**TASK DESCRIPTION:** Return each record exactly as it appears, so that nothing is dropped or altered.

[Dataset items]
☆ ☆ ☆ ☆ ☆
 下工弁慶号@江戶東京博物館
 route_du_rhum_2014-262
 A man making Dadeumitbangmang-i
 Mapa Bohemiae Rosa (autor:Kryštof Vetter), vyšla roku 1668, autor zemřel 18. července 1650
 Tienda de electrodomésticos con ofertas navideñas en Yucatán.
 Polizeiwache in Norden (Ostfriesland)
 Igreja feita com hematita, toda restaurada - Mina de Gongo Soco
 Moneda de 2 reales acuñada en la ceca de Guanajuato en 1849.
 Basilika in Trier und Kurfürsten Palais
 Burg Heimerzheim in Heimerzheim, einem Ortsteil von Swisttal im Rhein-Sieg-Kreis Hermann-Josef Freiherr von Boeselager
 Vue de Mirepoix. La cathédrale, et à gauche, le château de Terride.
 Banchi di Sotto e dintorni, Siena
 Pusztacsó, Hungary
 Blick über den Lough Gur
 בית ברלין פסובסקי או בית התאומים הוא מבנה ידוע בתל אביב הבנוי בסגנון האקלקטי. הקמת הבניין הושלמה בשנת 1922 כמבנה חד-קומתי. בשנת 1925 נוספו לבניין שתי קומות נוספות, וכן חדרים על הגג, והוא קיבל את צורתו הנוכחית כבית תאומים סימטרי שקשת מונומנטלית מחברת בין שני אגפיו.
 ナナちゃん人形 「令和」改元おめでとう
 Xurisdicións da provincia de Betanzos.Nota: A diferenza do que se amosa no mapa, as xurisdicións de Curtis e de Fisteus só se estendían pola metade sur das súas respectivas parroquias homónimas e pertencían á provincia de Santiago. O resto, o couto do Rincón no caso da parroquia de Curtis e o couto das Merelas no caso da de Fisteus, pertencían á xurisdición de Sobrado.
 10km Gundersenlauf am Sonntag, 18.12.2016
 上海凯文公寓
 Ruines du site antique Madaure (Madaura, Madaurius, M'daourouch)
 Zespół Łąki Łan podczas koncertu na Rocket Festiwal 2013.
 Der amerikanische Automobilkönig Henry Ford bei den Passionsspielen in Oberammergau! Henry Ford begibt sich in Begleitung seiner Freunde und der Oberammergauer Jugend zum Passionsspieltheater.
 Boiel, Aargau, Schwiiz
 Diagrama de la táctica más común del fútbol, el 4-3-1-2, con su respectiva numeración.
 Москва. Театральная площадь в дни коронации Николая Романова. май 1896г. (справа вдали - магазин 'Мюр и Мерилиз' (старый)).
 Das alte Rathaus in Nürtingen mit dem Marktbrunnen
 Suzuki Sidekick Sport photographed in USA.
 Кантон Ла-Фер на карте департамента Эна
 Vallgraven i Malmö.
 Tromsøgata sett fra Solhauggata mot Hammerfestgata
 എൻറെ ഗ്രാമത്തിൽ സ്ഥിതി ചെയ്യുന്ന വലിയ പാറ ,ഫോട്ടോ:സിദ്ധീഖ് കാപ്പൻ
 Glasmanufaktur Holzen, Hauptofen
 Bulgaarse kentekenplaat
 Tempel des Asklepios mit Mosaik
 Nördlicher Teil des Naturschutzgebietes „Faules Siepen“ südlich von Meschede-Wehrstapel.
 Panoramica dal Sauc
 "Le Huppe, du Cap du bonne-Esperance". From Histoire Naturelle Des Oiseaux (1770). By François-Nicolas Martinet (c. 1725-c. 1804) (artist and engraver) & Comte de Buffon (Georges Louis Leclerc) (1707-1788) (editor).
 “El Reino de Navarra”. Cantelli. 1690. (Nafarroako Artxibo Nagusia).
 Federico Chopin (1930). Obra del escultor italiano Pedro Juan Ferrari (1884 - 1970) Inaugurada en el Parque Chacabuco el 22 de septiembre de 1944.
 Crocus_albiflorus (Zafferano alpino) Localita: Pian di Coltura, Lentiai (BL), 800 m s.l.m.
☆ ☆ ☆ ☆ ☆
**ANSWER FOR THE TASK:**
 下工弁慶号@江戶東京博物館
 route_du_rhum_2014-262
 A man making Dadeumitbangmang-i
 Mapa Bohemiae Rosa (autor:Kryštof Vetter), vyšla roku 1668, autor zemřel 18. července 1650
 Tienda de electrodomésticos con ofertas navideñas en Yucatán.
 Polizeiwache in Norden (Ostfriesland)
 Igreja feita com hematita, toda restaurada - Mina de Gongo Soco
 Moneda de 2 reales acuñada en la ceca de Guanajuato en 1849.
 Basilika in Trier und Kurfürsten Palais
 Burg Heimerzheim in Heimerzheim, einem Ortsteil von Swisttal im Rhein-Sieg-Kreis Hermann-Josef Freiherr von Boeselager
 Vue de Mirepoix. La cathédrale, et à gauche, le château de Terride.
 Banchi di Sotto e dintorni, Siena
 Pusztacsó, Hungary
 Blick über den Lough Gur
 בית ברלין פסובסקי או בית התאומים הוא מבנה ידוע בתל אביב הבנוי בסגנון האקלקטי. הקמת הבניין הושלמה בשנת 1922 כמבנה חד-קומתי. בשנת 1925 נוספו לבניין שתי קומות נוספות, וכן חדרים על הגג, והוא קיבל את צורתו הנוכחית כבית תאומים סימטרי שקשת מונומנטלית מחברת בין שני אגפיו.
 ナナちゃん人形 「令和」改元おめでとう
 Xurisdicións da provincia de Betanzos.Nota: A diferenza do que se amosa no mapa, as xurisdicións de Curtis e de Fisteus só se estendían pola metade sur das súas respectivas parroquias homónimas e pertencían á provincia de Santiago. O resto, o couto do Rincón no caso da parroquia de Curtis e o couto das Merelas no caso da de Fisteus, pertencían á xurisdición de Sobrado.
 10km Gundersenlauf am Sonntag, 18.12.2016
 上海凯文公寓
 Ruines du site antique Madaure (Madaura, Madaurius, M'daourouch)
 Zespół Łąki Łan podczas koncertu na Rocket Festiwal 2013.
 Der amerikanische Automobilkönig Henry Ford bei den Passionsspielen in Oberammergau! Henry Ford begibt sich in Begleitung seiner Freunde und der Oberammergauer Jugend zum Passionsspieltheater.
 Boiel, Aargau, Schwiiz
 Diagrama de la táctica más común del fútbol, el 4-3-1-2, con su respectiva numeración.
 Москва. Театральная площадь в дни коронации Николая Романова. май 1896г. (справа вдали - магазин 'Мюр и Мерилиз' (старый)).
 Das alte Rathaus in Nürtingen mit dem Marktbrunnen
 Suzuki Sidekick Sport photographed in USA.
 Кантон Ла-Фер на карте департамента Эна
 Vallgraven i Malmö.
 Tromsøgata sett fra Solhauggata mot Hammerfestgata
 എൻറെ ഗ്രാമത്തിൽ സ്ഥിതി ചെയ്യുന്ന വലിയ പാറ ,ഫോട്ടോ:സിദ്ധീഖ് കാപ്പൻ
 Glasmanufaktur Holzen, Hauptofen
 Bulgaarse kentekenplaat
 Tempel des Asklepios mit Mosaik
 Nördlicher Teil des Naturschutzgebietes „Faules Siepen“ südlich von Meschede-Wehrstapel.
 Panoramica dal Sauc
 "Le Huppe, du Cap du bonne-Esperance". From Histoire Naturelle Des Oiseaux (1770). By François-Nicolas Martinet (c. 1725-c. 1804) (artist and engraver) & Comte de Buffon (Georges Louis Leclerc) (1707-1788) (editor).
 “El Reino de Navarra”. Cantelli. 1690. (Nafarroako Artxibo Nagusia).
 Federico Chopin (1930). Obra del escultor italiano Pedro Juan Ferrari (1884 - 1970) Inaugurada en el Parque Chacabuco el 22 de septiembre de 1944.
 Crocus_albiflorus (Zafferano alpino) Localita: Pian di Coltura, Lentiai (BL), 800 m s.l.m.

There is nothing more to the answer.